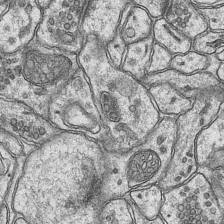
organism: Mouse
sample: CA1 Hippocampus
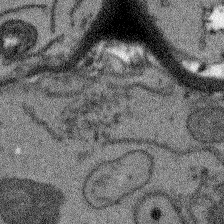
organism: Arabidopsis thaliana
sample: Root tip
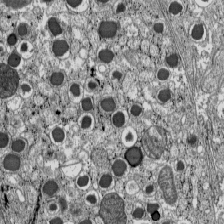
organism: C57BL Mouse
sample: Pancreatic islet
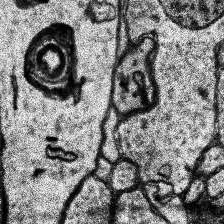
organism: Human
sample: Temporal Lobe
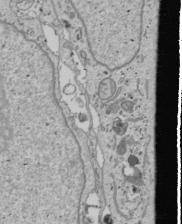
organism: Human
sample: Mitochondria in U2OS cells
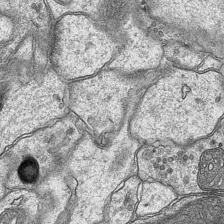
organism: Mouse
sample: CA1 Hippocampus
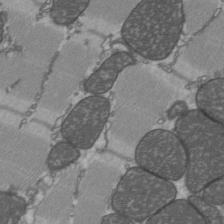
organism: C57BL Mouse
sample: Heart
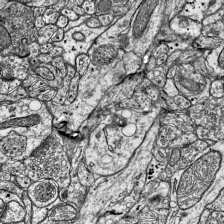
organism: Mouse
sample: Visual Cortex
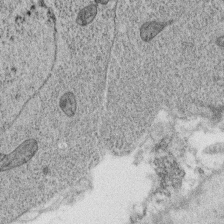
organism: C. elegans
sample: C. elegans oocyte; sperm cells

• • • • •

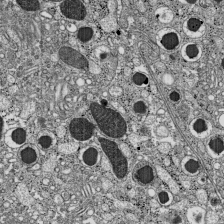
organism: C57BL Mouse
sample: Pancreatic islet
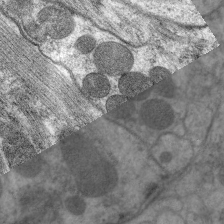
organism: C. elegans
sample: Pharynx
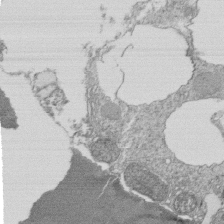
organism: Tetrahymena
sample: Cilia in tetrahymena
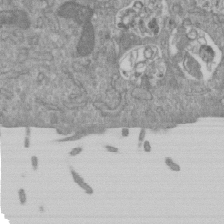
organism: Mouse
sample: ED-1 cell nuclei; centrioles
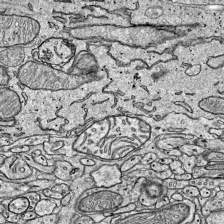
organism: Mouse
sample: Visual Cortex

• • • • •

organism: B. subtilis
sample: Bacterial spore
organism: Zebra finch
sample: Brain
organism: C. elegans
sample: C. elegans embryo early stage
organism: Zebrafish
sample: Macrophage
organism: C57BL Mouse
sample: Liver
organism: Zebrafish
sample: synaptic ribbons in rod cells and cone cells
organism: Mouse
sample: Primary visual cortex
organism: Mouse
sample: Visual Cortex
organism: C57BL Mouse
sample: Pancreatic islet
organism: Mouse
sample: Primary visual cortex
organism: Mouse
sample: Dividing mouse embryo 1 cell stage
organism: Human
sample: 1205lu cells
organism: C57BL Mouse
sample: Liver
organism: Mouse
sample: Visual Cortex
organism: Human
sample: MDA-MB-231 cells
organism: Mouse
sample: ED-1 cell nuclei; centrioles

• • • • •

WORK REQUEST:
Report every line of the material above in which "cells" appears.

ANSWER BOX:
sample: Mitochondria in U2OS cells
sample: C. elegans oocyte; sperm cells
sample: synaptic ribbons in rod cells and cone cells
sample: 1205lu cells
sample: MDA-MB-231 cells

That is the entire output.